**YOUR INSTRUCTIONS**
From the records below, please print only the lines from the one containing "Blasonatura: d'azzurro, colla" through the one containing "Raupe der Gelbfleck-Waldschatteneule", both included. Skip the pictures.

[RECORDS SHOWN — start]

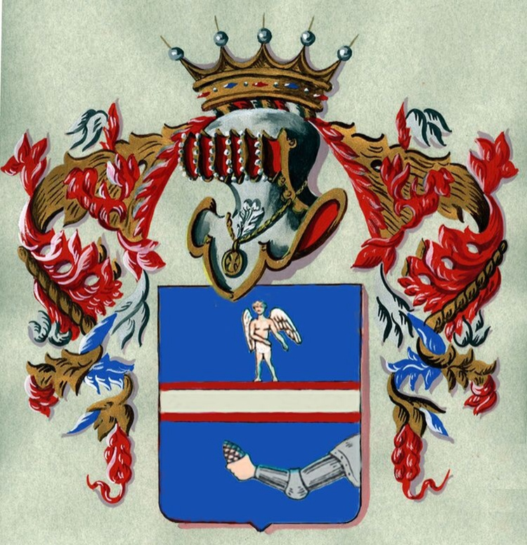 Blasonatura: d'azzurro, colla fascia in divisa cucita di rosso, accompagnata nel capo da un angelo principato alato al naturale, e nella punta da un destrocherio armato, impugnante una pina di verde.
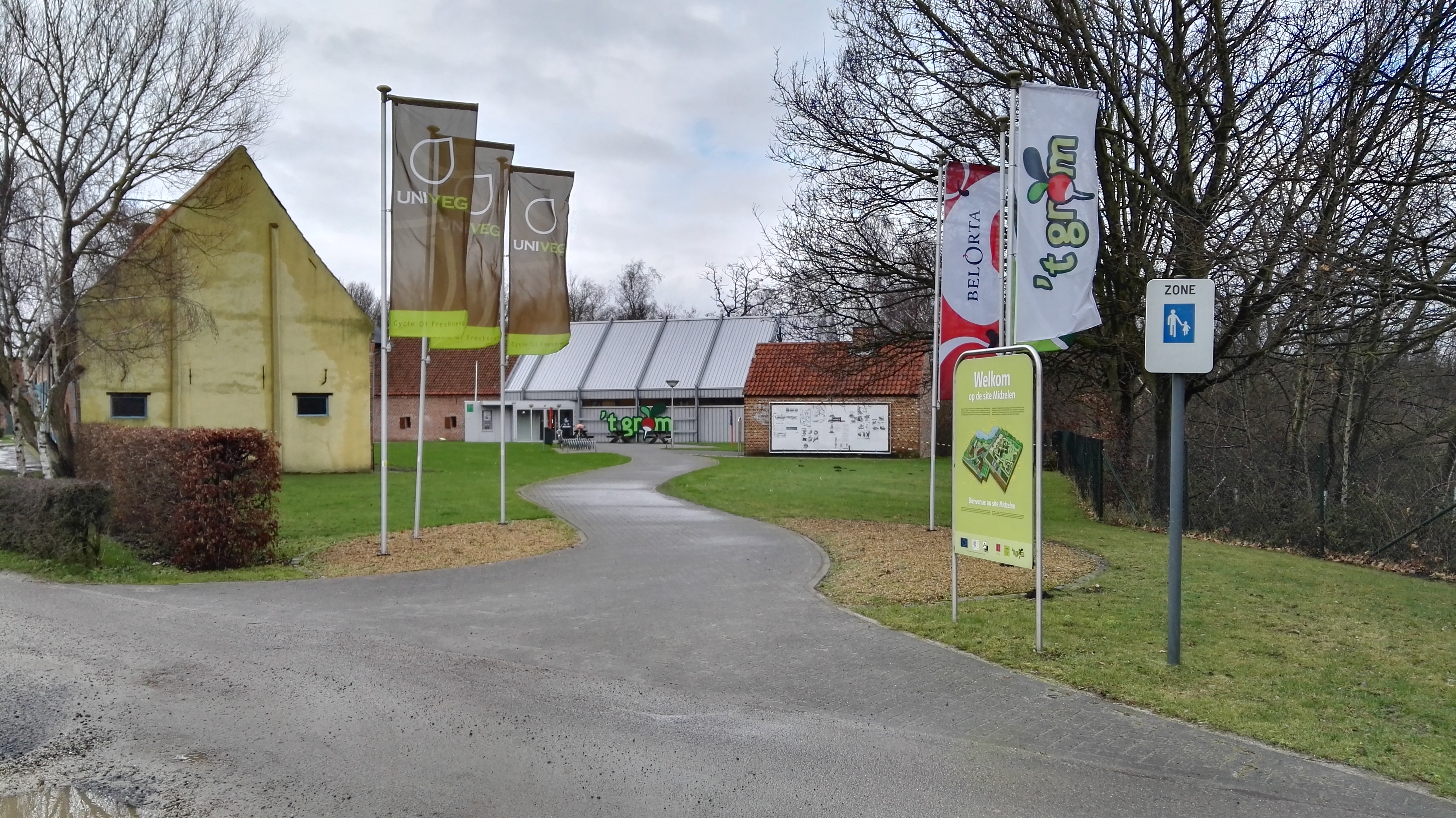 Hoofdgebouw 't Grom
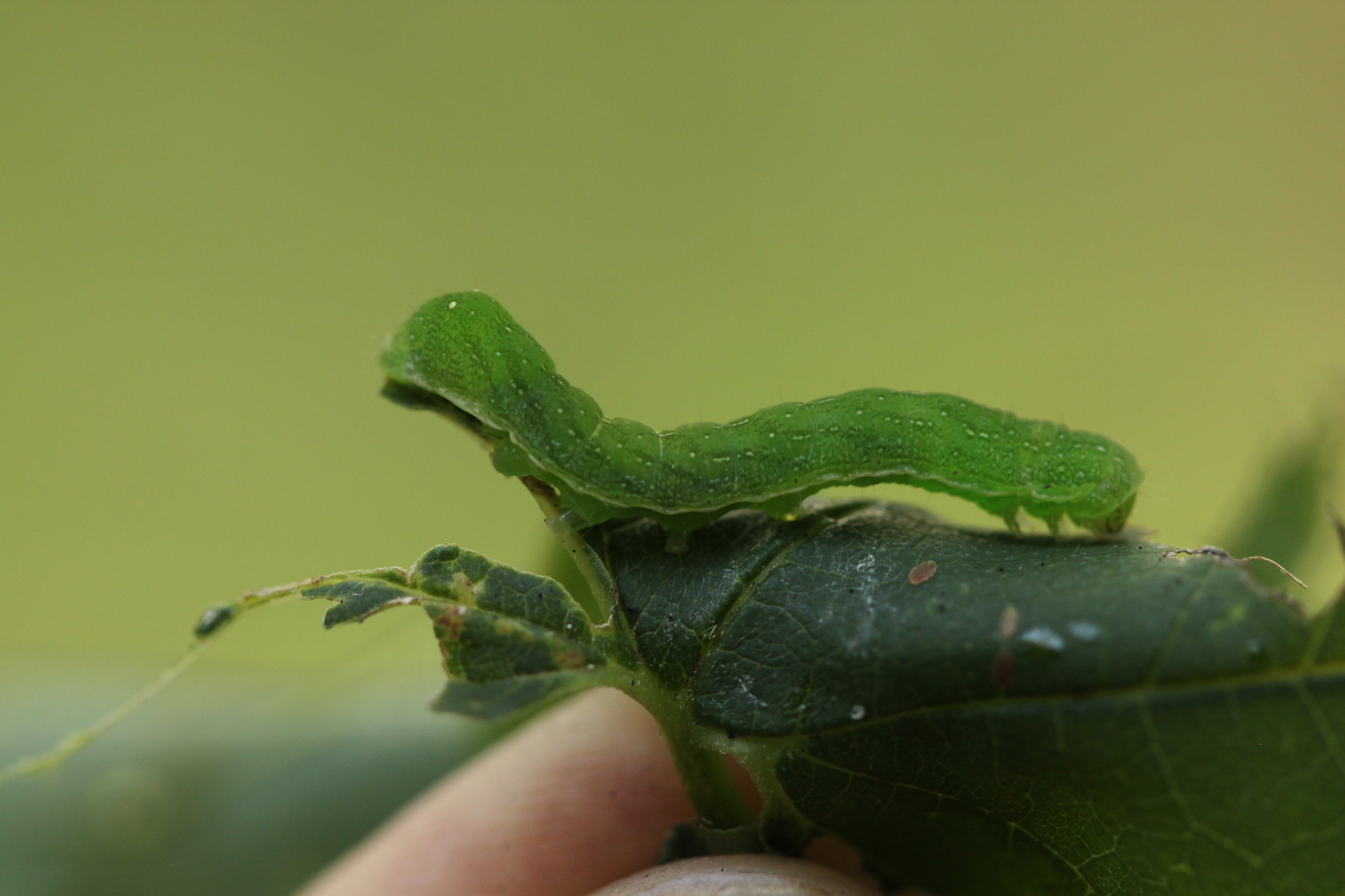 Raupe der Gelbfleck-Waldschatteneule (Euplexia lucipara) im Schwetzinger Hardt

[RECORDS SHOWN — finish]
[RECORDS SHOWN — start]

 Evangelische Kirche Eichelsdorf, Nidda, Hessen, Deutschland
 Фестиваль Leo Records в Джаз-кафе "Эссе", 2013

[RECORDS SHOWN — finish]

**EXERCISE ANSWER**
 Blasonatura: d'azzurro, colla fascia in divisa cucita di rosso, accompagnata nel capo da un angelo principato alato al naturale, e nella punta da un destrocherio armato, impugnante una pina di verde.
 Hoofdgebouw 't Grom
 Raupe der Gelbfleck-Waldschatteneule (Euplexia lucipara) im Schwetzinger Hardt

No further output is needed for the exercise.